Затем я задумался, насколько опоздаю на работу. Наручные часы у меня отняли неделю назад, угрожая расправой, но я с надеждой окинул взглядом уменьшающийся в перспективе строй кистей и запястий, держащихся за металлические поручни вагона. Я заметил немало мужских и женских часов, но почему-то именно в это утро не смог разглядеть, какое время показывают их стрелки. Одни были повернуты ко мне не циферблатом, а пряжкой, другие находились слишком далеко; женские – слишком мелкие, у некоторых отсутствовали цифры по окружности, поэтому часы напоминали вафли «Некко» всем, кроме своих владельцев; у остальных блики хрустальных стекол или диодов мешали разглядеть стрелки. Часы на расстоянии фута от моей головы, принадлежащие чересчур старательно выбритому мужчине с газетой, сложенной в миниатюрный квадратик, были мне видны ровно наполовину – причем ненужную, а вторую, нужную, скрывала манжета, так что я без труда читал прописные буквы завершающего «-же» торговой марки, но мог лишь догадываться, что девяти еще нет. Пожалуй, эта манжета была накрахмалена профессиональнее моей.
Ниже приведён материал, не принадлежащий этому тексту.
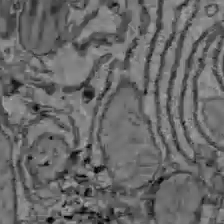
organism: C57BL Mouse
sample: Liver
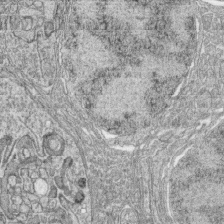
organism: Zebrafish
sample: synaptic ribbons in rod cells and cone cells
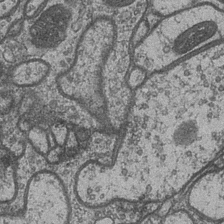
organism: Drosophila
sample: Optic medulla
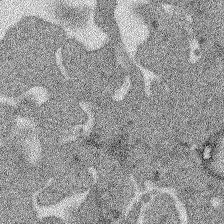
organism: Human
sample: HeLa cells
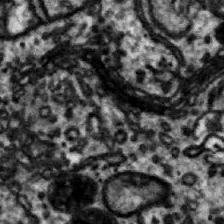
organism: Human
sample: HeLa cells
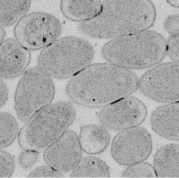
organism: E. coli
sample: Bacterial nucleoid
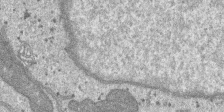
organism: Human
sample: Lung epithelial cells infected with SARS-CoV-2
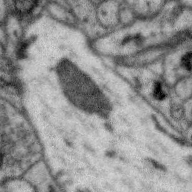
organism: Zebra finch
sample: Brain
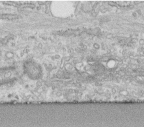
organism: Human
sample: Centriole in fibroblast cells
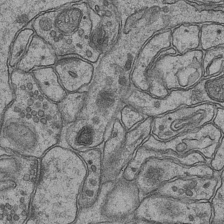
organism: Mouse
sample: CA1 Hippocampus
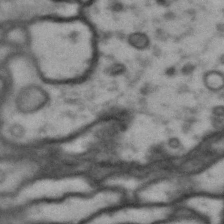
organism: Drosophila
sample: Brain
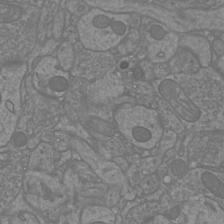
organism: Mouse
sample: Cortical neurons
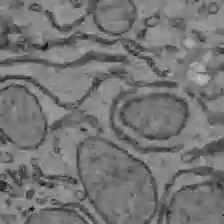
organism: C57BL Mouse
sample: Liver
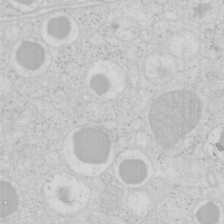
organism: Mouse
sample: Pancreas
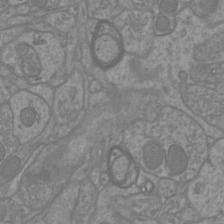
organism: Mouse
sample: Cortical neurons
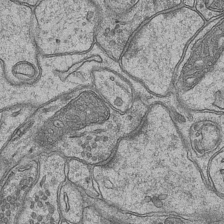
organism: Mouse
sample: CA1 Hippocampus
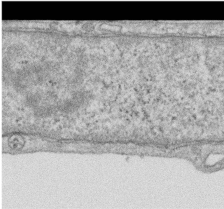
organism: Human
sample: Centriole in RPE cells
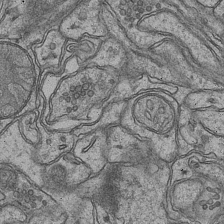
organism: Mouse
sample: CA1 Hippocampus
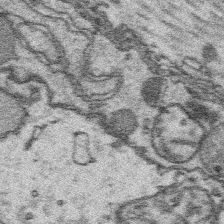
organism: Platynereis dumerilii
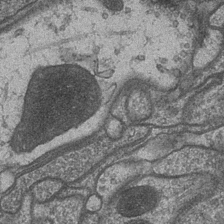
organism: Drosophila
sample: Optic medulla
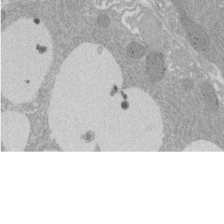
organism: Rat
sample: Salivary granule
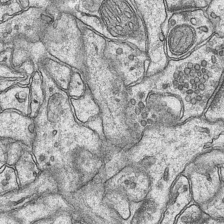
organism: Mouse
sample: CA1 Hippocampus
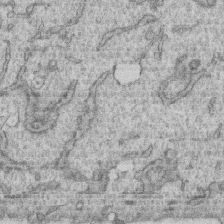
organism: Human
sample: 1205lu cells
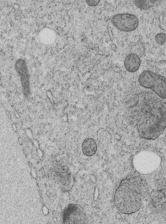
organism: C. elegans
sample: C. elegans embryo early stage
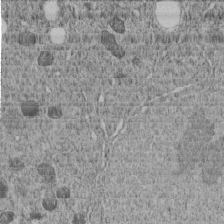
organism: C. elegans
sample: C. elegans embryo early stage
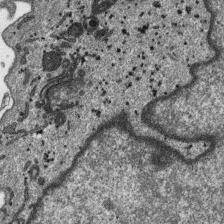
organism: Human
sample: Lung epithelial cells infected with SARS-CoV-2
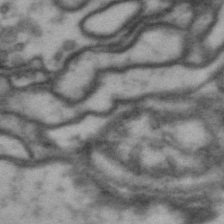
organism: Drosophila
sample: Brain
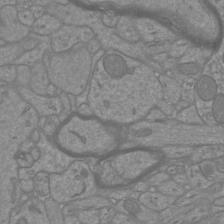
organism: Mouse
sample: Cortical neurons

И в эту самую минуту (не могу сказать точно, какую именно) я вдруг осознал, что преодолел свойственный всем человеческим существам этап стремительного роста и в настоящее время застрял на промежуточной стадии личного развития. Я не дрогнул, не повел бровью и ничем внешне себя не выдал. В сущности, когда первое потрясение миновало, новое ощущение не показалось неприятным. Я оформился; я – тот самый человек, который злоупотребляет выражением «в сущности». Я – тот человек, который стоит в вагоне метро и размышляет о намазывании тоста маслом – и не просто тоста, а с изюмом: когда высокий, хрусткий скрип масляного ножа приглушается редким соприкосновением с мягкими, распаренными тельцами изюминок, а если изюмина сидит в мякише точно по линии разреза, она иногда вываливается, когда берешь ломтик, целая, хоть и со вмятинкой. Я – человек, величайшими открытиями которого скорее всего будут нюансы пользования туалетными принадлежностями в одежде. Я – мужчина, но далеко не той величины, какой надеялся достичь.